In the brief, Brnovich said he and his fellow attorneys general “have compelling interests in protecting their citizens’ freedoms of speech and religion as secured by the United States Constitution.”
“(We) do not, however, have legitimate interests in coercing individuals to use their talents to create government sponsored message or in muzzling individual expression by presuming that the exercise of religion is unlawful,” he wrote. “Such practices, if permitted, are not only constitutionally forbidden, they also would undermine the mutuality of obligation upon which our pluralistic and tolerant society is founded.”
Brnovich’s decision to intervene on behalf of Smith is, in many ways, not a surprise. He also filed legal briefs last year siding with Breanna Koski and Joanna Duka, the owners of Brush & Nib, in their claim to exemption from a Phoenix anti-discrimination ordinance protecting same-sex couples.
There are parallels between the case.
Smith, like Koski and Duka, told the federal court in Colorado she is a devout Christian, believes in “biblical marriage” and opposes the extension of marriage rights to same-sex couples.
She asked the judge there to issue a ruling declaring she was not bound by the Colorado law which prohibits discrimination in providing goods and services on various grounds, including on the basis of sexual orientation.
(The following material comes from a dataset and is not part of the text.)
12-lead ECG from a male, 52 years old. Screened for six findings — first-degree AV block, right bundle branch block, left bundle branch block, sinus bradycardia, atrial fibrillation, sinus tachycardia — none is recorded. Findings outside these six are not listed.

And Smith also wanted the court to say that, despite Colorado law, she is free to publicize that she won’t accept such business.
Judge Marcia Krieger ruled that Smith had no legal standing to challenge the anti-discrimination law. And she rejected any claim Smith has a First Amendment right to advertise that she wouldn’t serve gays.
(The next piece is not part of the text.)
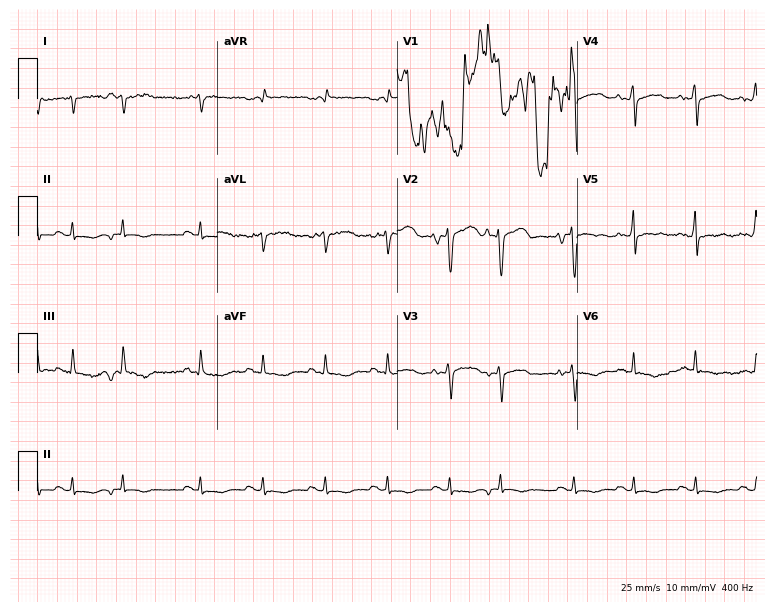
Electrocardiogram, a 37-year-old male patient. Of the six screened findings (first-degree AV block, right bundle branch block (RBBB), left bundle branch block (LBBB), sinus bradycardia, atrial fibrillation (AF), sinus tachycardia), none is recorded.

“To be sure, there have been occasions where First Amendment speech or associational rights have been found to prevail over the application of state anti-discrimination laws,” Krieger wrote.
But the judge said that this isn’t a question of Smith declaring her personal views on her own web site or social media page but instead in the context of advertising her own business. And Krieger said that puts her in direct conflict with Colorado laws barring businesses from discriminating based on sexual orientation.
Brnovich, in his filing in that case, said Krieger was assuming that the Colorado law can be legally applied in all circumstances, “including when the law forces individuals to engage in expressive activity contrary to their sincerely held religious beliefs.” That, he wrote is “contrary to the law.”
“Governments cannot force individuals to modify the content of their expression to promote an approved message or discourage a disfavored one, however enlightened either purpose may strike the government,” Brnovich said. “A content-based speech prohibition cannot be justified by a statute that makes constitutionally protected expression unlawful.”
He did acknowledge that there are circumstances where governments can prohibit speech. But Brnovich said that limited exception “only applies when speech proposes conduct that is illegal.”
That, however, goes to the question of whether the Colorado law barring discrimination by businesses against gays is itself constitutional, a contention with which Brnovich disagrees.
And there’s something else. Brnovich said that Colorado cannot constitutionally coerce Smith to say something with which she disagrees.
“It also cannot force (Smith) to stay silent either,” he said. “The fundamental rule of protection under the First Amendment (is) that a speaker has the autonomy to choose the content of his own message, including the right to decide what not to say.”